Sterilizing Bottles Amp Water

15 Replies
JAI - May 4

My son is just over 6 months old, and I have been sterilizing his bottles since birth as well as the water for the formula. Today when I took him for his 6 month doctors appointment I asked when it would be okay to stop sterilizing...the doctor told me that I was able to stop when he was 6 weeks old. I was shocked. Just curious when other people stopped sterilizing.


Emy - May 4

Gosh, my doctor told me at her 3 week appt. that I could water from the faucet, as well as only sterliize once in a while - he told me to wash with soapy hot water. DD is 3 months old as has not been sick once. Perfectly healthy so far.

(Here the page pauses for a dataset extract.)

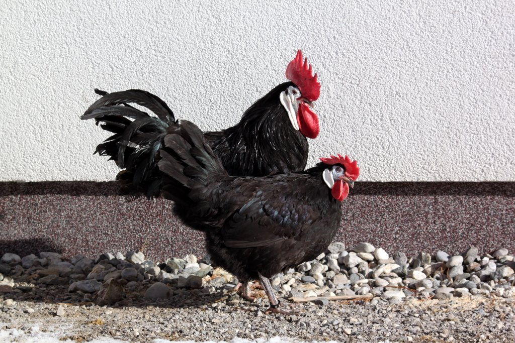 Spanier Hahn und Henne
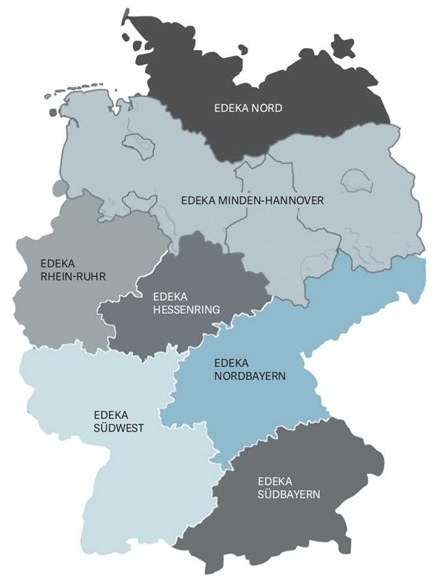 Aufteilungen der sieben Regionalgesellschaften des EDEKA Verbunds innerhalb Deutschlands. Die EDEKA-Zentrale hat ihren Sitz in Hamburg.

JAI - May 4 you use the dishwasher to wash your bottles and nipples?


SonyaM - May 4

We wash with hot soapy water and only sterlize when the bottles are new and then about once a month or when baby has been sick. We have never boiled the water but we do use bottled water instead of tap.


krnj - May 4

I boiled water when I first used the bottles. Now I either wash them in hot water or stick them in the dishwasher. I just clean the nipples with regular dish soap and hot water. So far so good, my ds is 2 months and hasn't been sick yet.


Aussie Beck - May 4

Oh Goodness! I always wash and sterilise the bottles and nipples in microwave steriliser for every use! I also boil the kettle for the water! I have always been told to sterilise until 12 months of age, then bottles can be put in dishwasher! It even says on formula tin that sterilised bottles and water should always be used!


C - May 4

I always use either boiled or purified bottled water. I wash the bottles and nipples in the dishwasher first and then I hand wash them in hot soapy water. My son is just over a year old.


kimberley - May 5

You should sertilize bottles and teats for the first 12 months, this includes any plastic utensils you use for baby, and plastic bowls etc etc. Boiled water should always be used up unitl 12 months too. Bottled water should be avoided because of the added sodium in it (here in australia anyway) Babies immune systems are not fully functional until they are 2 years old....


austinsmom - May 5

I always understood to boil water for 1 year of age and I am gonna stick to that cause who really knows what is in city tap water?????I might take the chance with myself but not my baby......I have a dishwasher that has a sanitize option ( I purchased this one for that very reason) and therefore I use this as it cleans and sanitizes for me and makes the job so much easier.......gosh I am amazed like you jai that your doctor said it was ok not to!!


rl - May 5

i heard that you should only sterilize the bottles when they are new just wash in hot soapy water due to the fact the baby does need to build imunities to things I always buy bottled water though for his formula..he is almost 4 months old and doing great...


JAI - May 5

Ri...that is exactly what the doctor said. Alot of friends I have been asking that already have children told me that is true, and you need to stop sterilizing the bottles and water. So as of yesterday I stopped and I am using bottled water.


HannahBaby - May 5

I always used bottled water as i live down hill from a farm!! and always washed bottles in dishwasher because it was easier.


kimberley - May 5

Here in Australia, we are taught IN hospital to sterilise bottles until 12 months and use boiled water until 12 months, everyone is made to watch a video of it, plus if you read the formula can it tells you th exact same thing. Scary to know doctors are giving out such advice.


HannahBaby - May 5

I worked on a maternity floor (in NY state) and they, nor any doctor ever told a patient to sterilize bottles. They say to use bottled water if necessary.


C - May 5

I actually use the special water called nursery water which I'm pretty sure does not add sodium.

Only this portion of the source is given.